Ion channels are, with a few exceptions, multi-subunit complexes made of interacting functional domains (Hille, 2001). Combining different functionalities yields ion channels with complexity, allowing them to operate like a biological micro-machine. This general design permits the selective regulation of channel behaviors, such as the single-channel conductance or the activation rate. Cooperativity between interacting domains further allows channel activity to be controlled with high sensitivity and precision. Moreover, the domain-based design principle has promoted the evolution of new ion channels by adding or switching a functional domain. Thus, understanding how domains interact in ion channels is crucial to better appreciate channel function.
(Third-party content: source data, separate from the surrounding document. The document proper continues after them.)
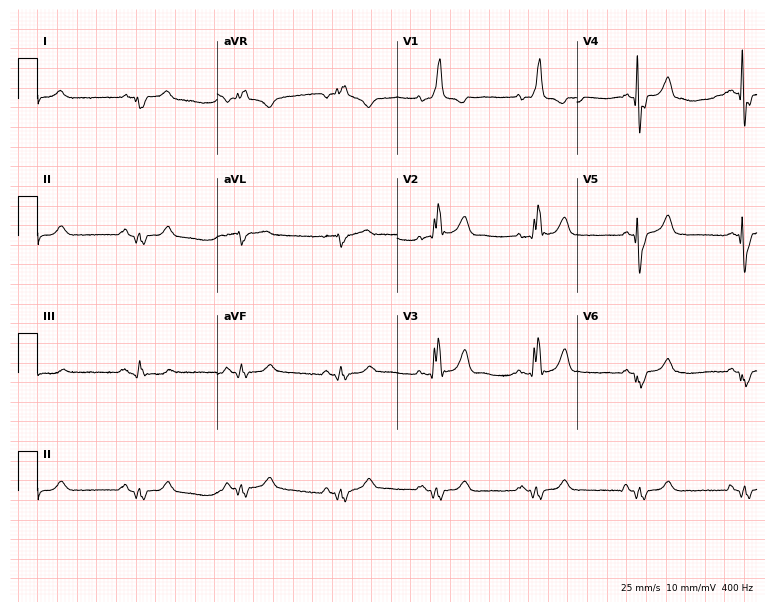
Standard 12-lead ECG recorded from a 70-year-old man. The tracing shows right bundle branch block (RBBB).
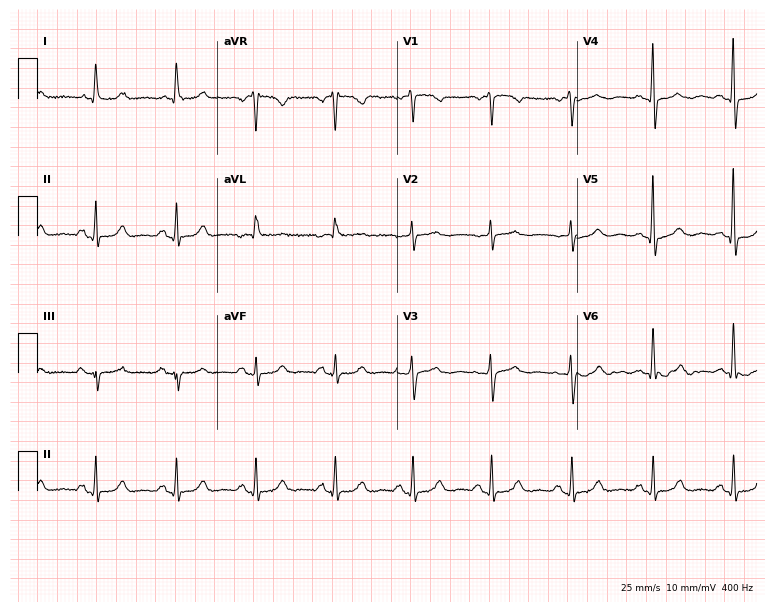
Resting 12-lead electrocardiogram. Patient: a female, 68 years old. None of these six findings is recorded: first-degree AV block, right bundle branch block (RBBB), left bundle branch block (LBBB), sinus bradycardia, atrial fibrillation (AF), sinus tachycardia.
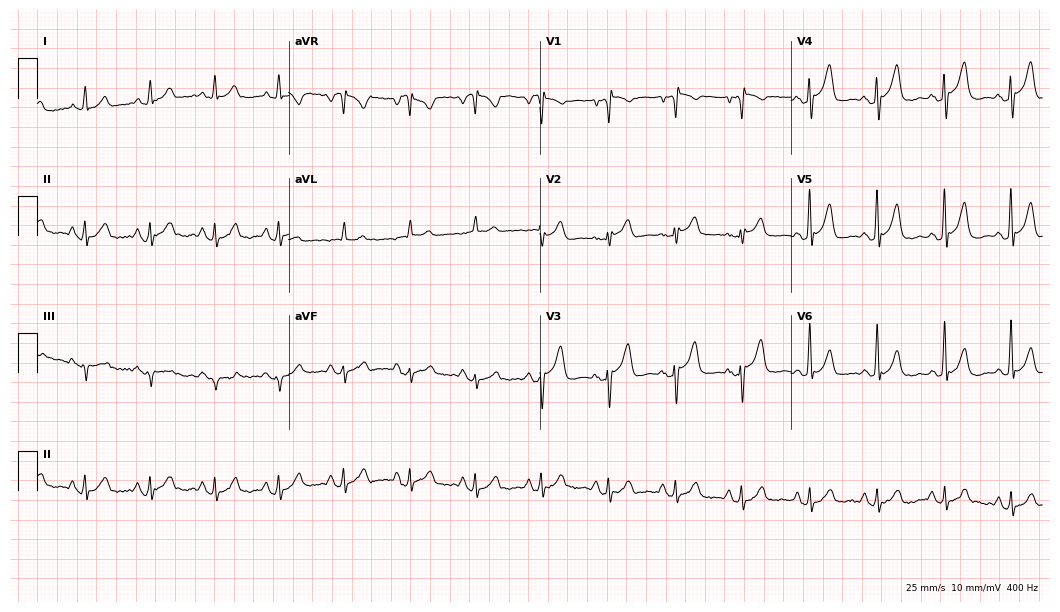
Electrocardiogram (10.2-second recording at 400 Hz), a 66-year-old man. Overall reading on record: normal ECG.
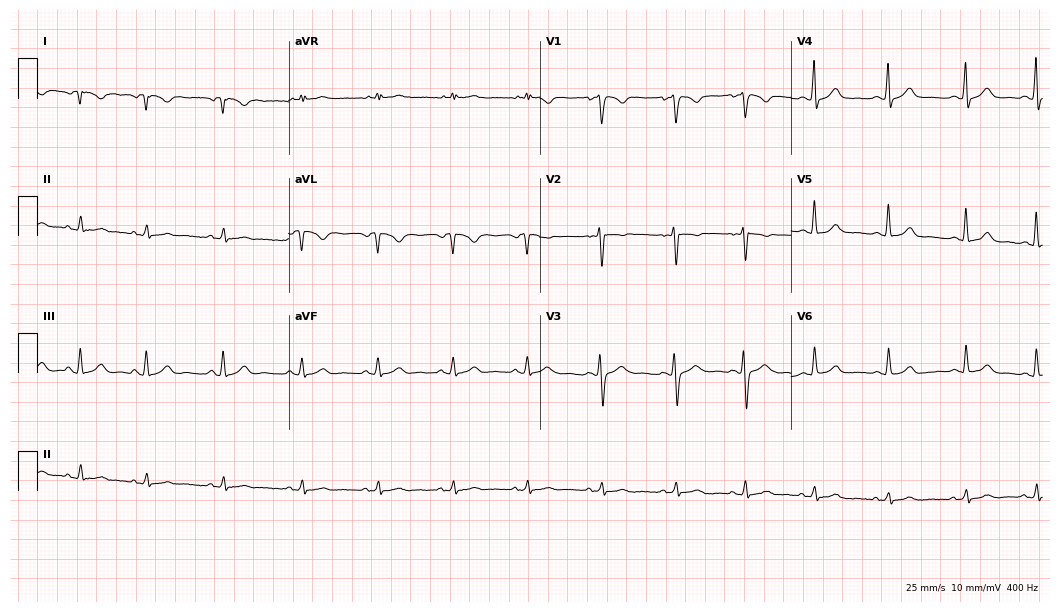
Resting 12-lead electrocardiogram (10.2-second recording at 400 Hz). Patient: a 24-year-old female. None of these six findings is recorded: first-degree AV block, right bundle branch block, left bundle branch block, sinus bradycardia, atrial fibrillation, sinus tachycardia. Only these six findings were labelled.

New details of a mysterious case of domain–domain interaction in the human ether-á-go-go–related gene (hERG) channel have emerged from a study in this issue by the Trudeau group (Gianulis et al.). The hERG channel plays a critical role in controlling heart beat (Fig. 1 A) (Bers, 2001). The opening of hERG channels generates the delayed-rectifier potassium current, IKr, that contributes to repolarization of cardiac action potential. As an outward current, IKr helps to bring cardiac membrane potential back to the resting level to terminate ventricular contraction. To fulfill this role, the timing of IKr is critical. The hERG channel needs to remain nonconducting during the plateau of the cardiac action potential that lasts over 100 ms. Failing to do so, for example, because of mutations of the channel protein, leads to abnormalities in action potential duration that cause the second most common form of long QT syndrome (LQT2) (Sanguinetti et al., 1995). Previous work has revealed that the channel refuses to produce a current during membrane depolarization by rushing through the conducting open state, O, and tumbling into a nonconducting inactivated state, I (Fig. 1 A) (Trudeau et al., 1995; Smith et al., 1996). At the end of the plateau, membrane repolarization releases the channel from the I state back to the O state to produce IKr. Once the channel reaches the O state, the duration of IKr depends on the rate of the O→C transition, the deactivation process. It is known that the deactivation rate of hERG channel is tightly controlled by the channel’s eag domain, located in the N-terminal intracellular region (Fig. 1 B). What has been debated is how the eag domain does this important job.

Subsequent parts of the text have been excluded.